In fact, former Sony employees this week filed two different class-action lawsuits against Sony for failing to protect their data and for not notifying them about the hack in a timely manner. They say Sony knew about digital security weaknesses for years and failed to take precautions such as using firewalls, encrypting files, and storing data on protected networks. Sony Pictures did not immediately return Health's requests for comment on the lawsuit.

How to protect yourself

You may not be able to keep all of your health information private from your employers—they have a right to ask for doctor's notes, justification for family leave, or medical information that can directly impact how you do your job—but you can limit what they have access to.

"Read everything before you sign when you're filling out insurance paperwork or anything related to a workplace wellness program," Cartwright-Smith says, "and make sure you understand where your health information is going to be shared."

Dixon says the Sony hack will likely force other companies to take a good look at their own security and will hopefully put new safeguards in place across all industries. To be sure your employer is paying attention, just ask.

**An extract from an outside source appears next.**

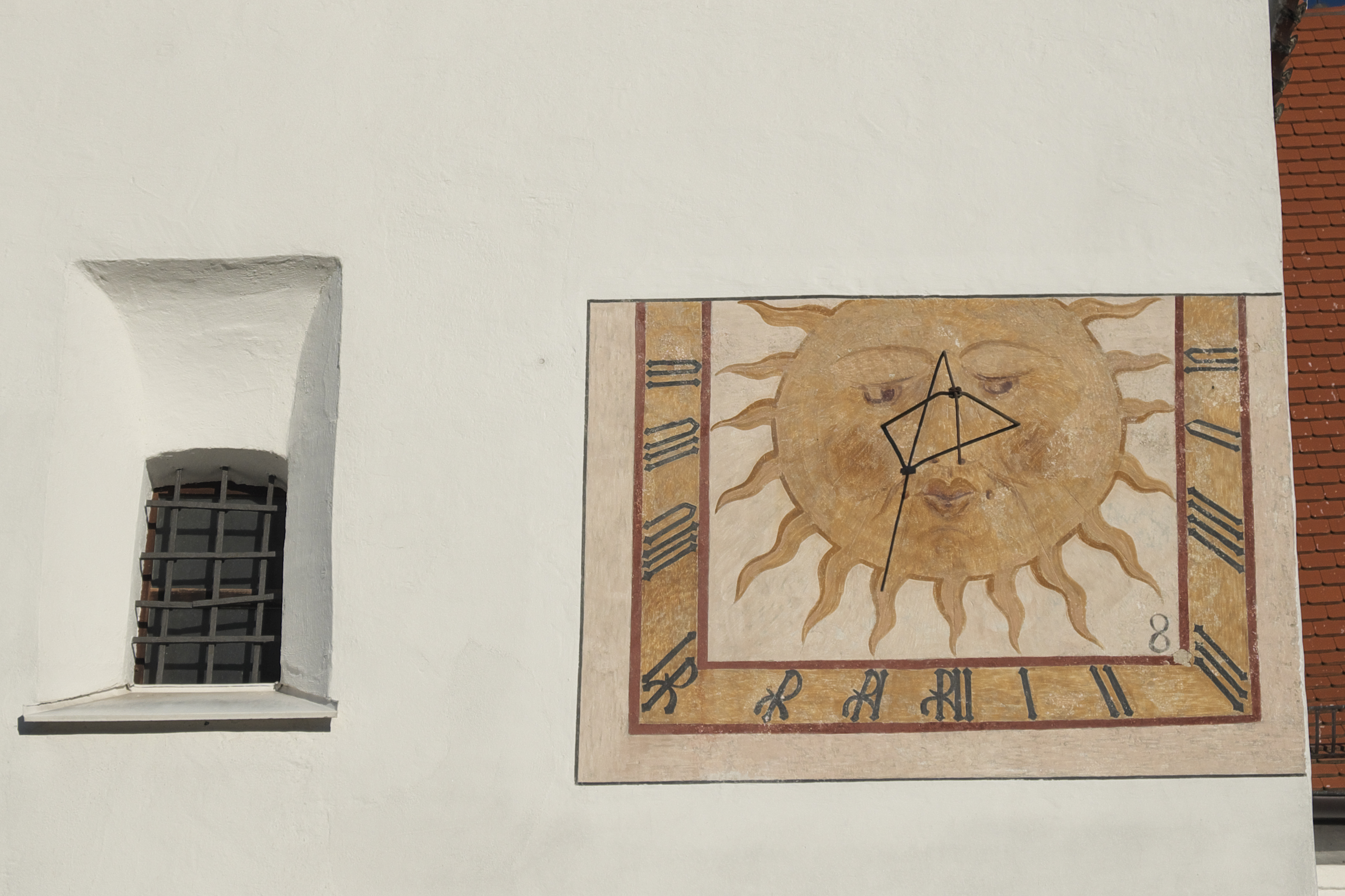 Katholische Pfarrkirche St. Johannes Evangelist in Hohenkammer im Landkreis Freising (Bayern/Deutschland), Sonnenuhr

"For anyone who has a chronic health condition or who has family with a chronic condition, it's not a terrible thing to go to HR and say, 'I'm really concerned about what happened; what procedures do you have in place to ensure it doesn't happen here?'" Dixon says. "I do believe that most employers at this point are putting it on very high priority to review these procedures."

Employees can also protect themselves by requesting and keeping their own copy of their current medical record from their insurance company and their doctor, Dixon says. That way if someone does steal your health information and use it to seek their own medical treatment—a crime known as medical identity theft—you'll have a "before" copy to help separate legitimate entries from illegal ones.

Keeping private health information off social media can also protect you in the event that your medical records are hacked or shared unlawfully, Dixon says. "If you've posted information somewhere else in the past that wasn't secured, you may lose a lot of your confidentiality rights."

Finally, she says, don't include personal information in work correspondences and avoid discussing serious health issues with coworkers. "If there's a casual conversation around the water cooler, no problem—but just keep it light, and keep it out of email."